Lee Weisert is a composer of instrumental and electronic music and an associate professor in the Music Department at the University of North Carolina at Chapel Hill, where he teaches courses in composition, electronic music, and musicianship. He has degrees in music composition from the University of Colorado, California Institute of the Arts, and Northwestern University. His primary composition instructors were James Tenney, Michael Pisaro, Jay Alan Yim, and Chris Mercer.

Weisert’s recent music has incorporated increasingly disparate elements such as orchestral instruments, found sounds, field recordings, digital synthesis, and analog circuitry, in an attempt to find, “through experimentation, tinkering, and unconventional approaches, a ritualistic and deeply expressive world of sound” (Dan Lippel, New Focus Recordings). His instrumental music has been commissioned and performed by nationally recognized performers and ensembles including Stephen Drury, the Callithumpian Consort, ICE, JACK Quartet, Spektral Quartet, Wild Rumpus, Yarn/Wire, Matthew McClure, Clara Yang, and Joann Cho.

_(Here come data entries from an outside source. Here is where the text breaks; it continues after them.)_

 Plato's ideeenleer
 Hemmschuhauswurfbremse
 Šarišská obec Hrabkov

His electronic music has been presented at numerous national concerts and festivals, including ICMC, SEAMUS, and NIME. Along with composer Jonathon Kirk, he is a member of the Portable Acoustic Modification Laboratory (PAML), a collaborative sound installation team. PAML’s most recent project, Granular Wall, uses robotics and motion analysis technology to translate the fluid motions of thousands of floating microspheres into a musical composition. Lee and Jonathon presented their work at the 2014 TEDx Conference at UNC-Chapel Hill.

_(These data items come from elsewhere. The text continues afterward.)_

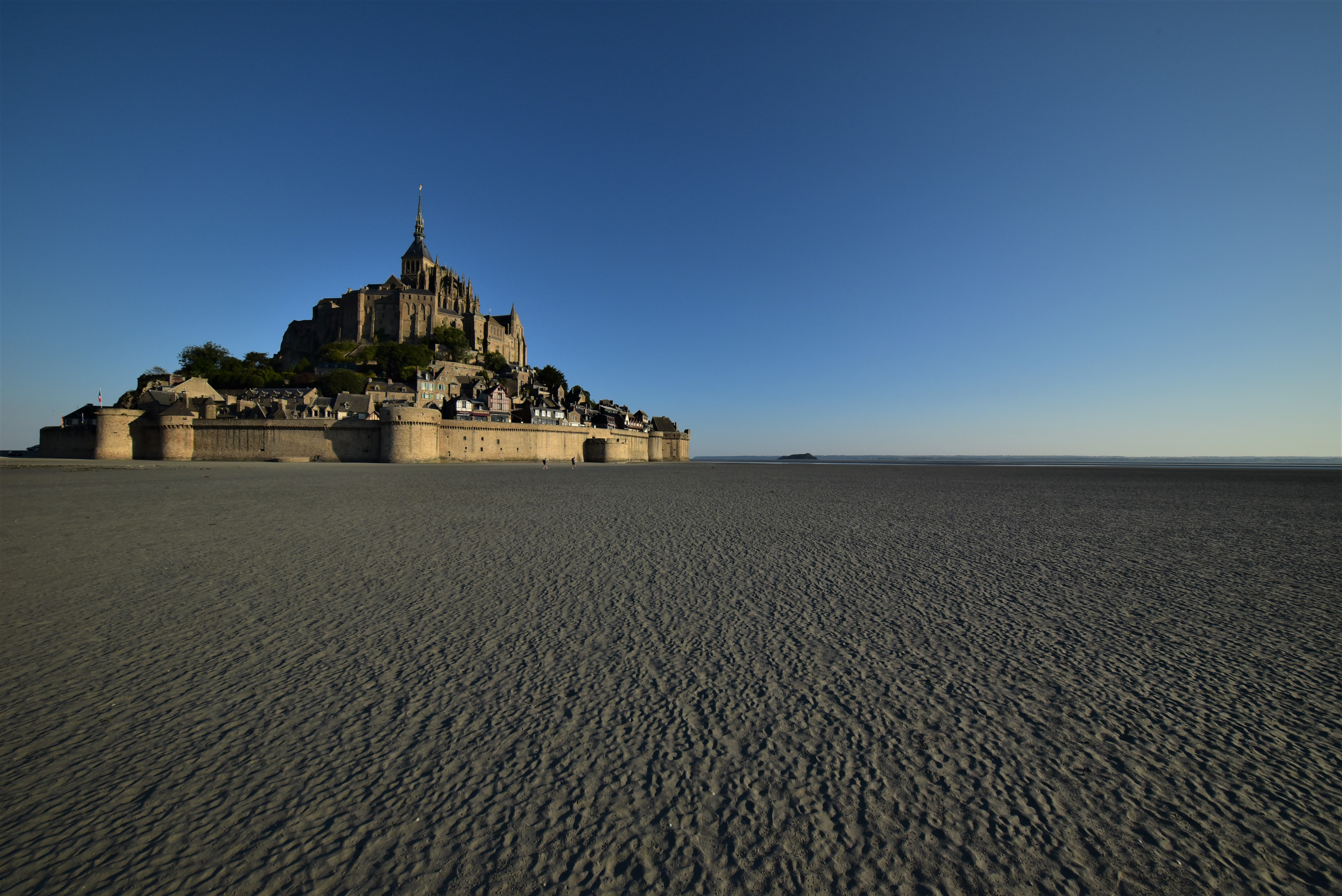 Beispielfoto: Mt St Michel, aufgenommen mit einem 11/f4
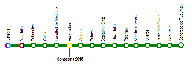 Linea D Buenos Aires
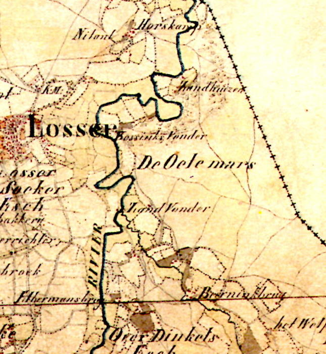 kaart oelemars uit 1835
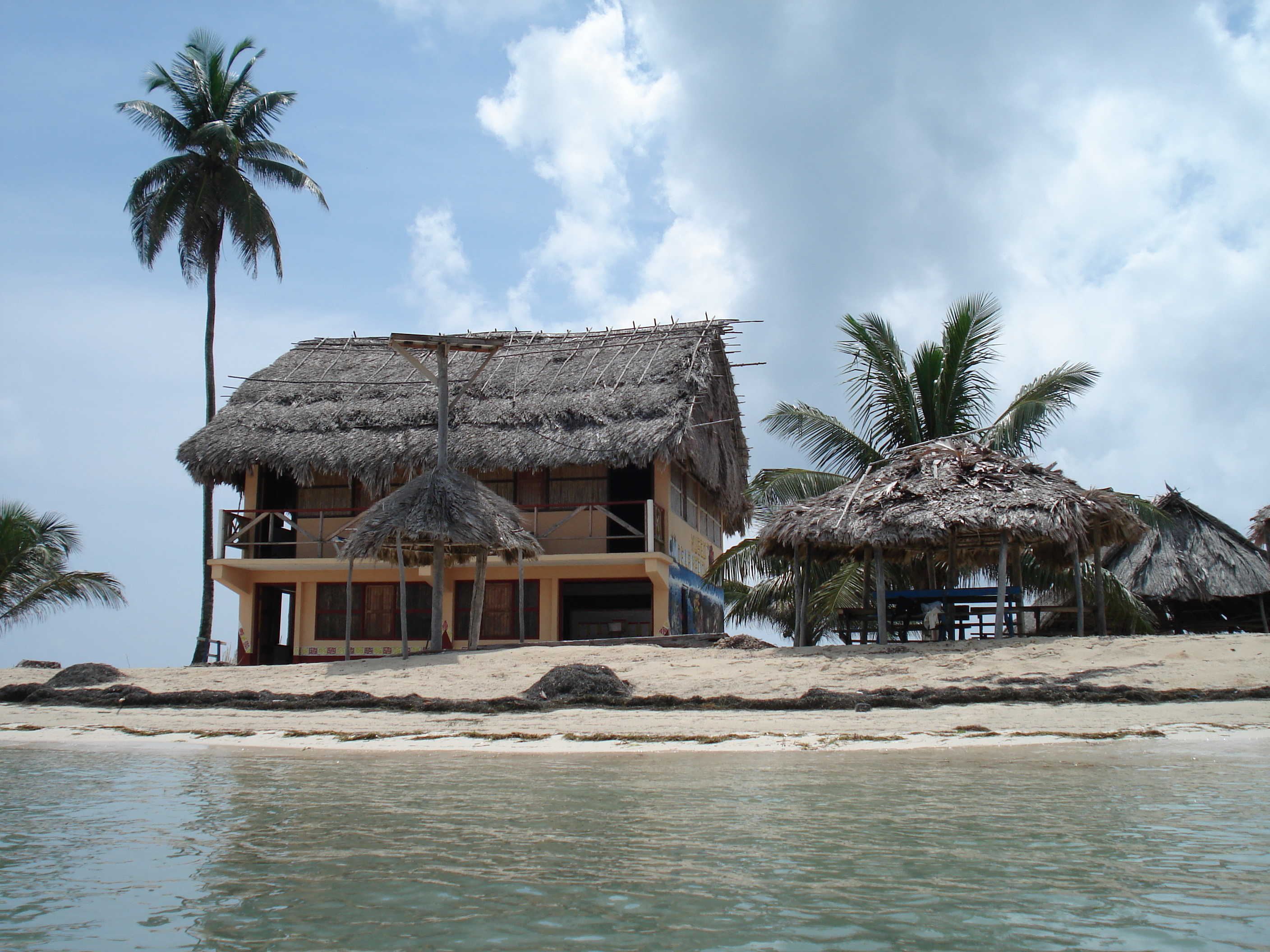 El Museo de la Nación Guna en El Porvenir

Weisert’s compositions and sound installations have received grant funding from New Music USA, the North Carolina Arts Council, the Illinois Arts Council, the Center for Interdisciplinary Research in the Arts, and the UNC Performing Arts Special Activities Fund. His music is published by New Focus Recordings. Wild Arc, his debut CD of original compositions, was released in 2014, and has been praised by critics as “dazzling” and “mind-melting.” Wild Arc is available for purchase online from Amazon, iTunes, and the New Focus Recordings label site.

http://www.leeweisert.com

Reviews

5

Chicago Reader

This dazzling survey of the music of Lee Weisert benefits from his involvement—the composer, who lives and teaches in Chapel Hill, North Carolina, plays on all but one of the eight pieces, switching among guitar, winds, and electronics. "Érard," a solo piano meditation deftly performed by Clara Yang, is delicate and deliberately mechanical; the rest of this rigorous collection explores the possibilities of electronics, either on their own or with conventional instruments. "Hohle Fels" is a mind-melting collage of the tiny sounds that the keys and holes on flutes and clarinets make when pressed or closed—accidental noises created in the process of playing intentional notes. "Entropic Death" is an electronic "process piece" in which two pure 400 Hz sine waves drift gradually and randomly up and down in pitch until one of them reaches 50 Hz above or below where it started; at that point both tones split, creating two at 350 Hz and two at 450; this continues, creating all sorts of bizarre momentary chords and intervals, until 14 simultaneous sine waves express a range of frequencies from 50 to 750 Hz. Part of the beauty of this piece—which it shares with most of the music on Wild Arc—is that you don't need to understand the methodology in order to enjoy it.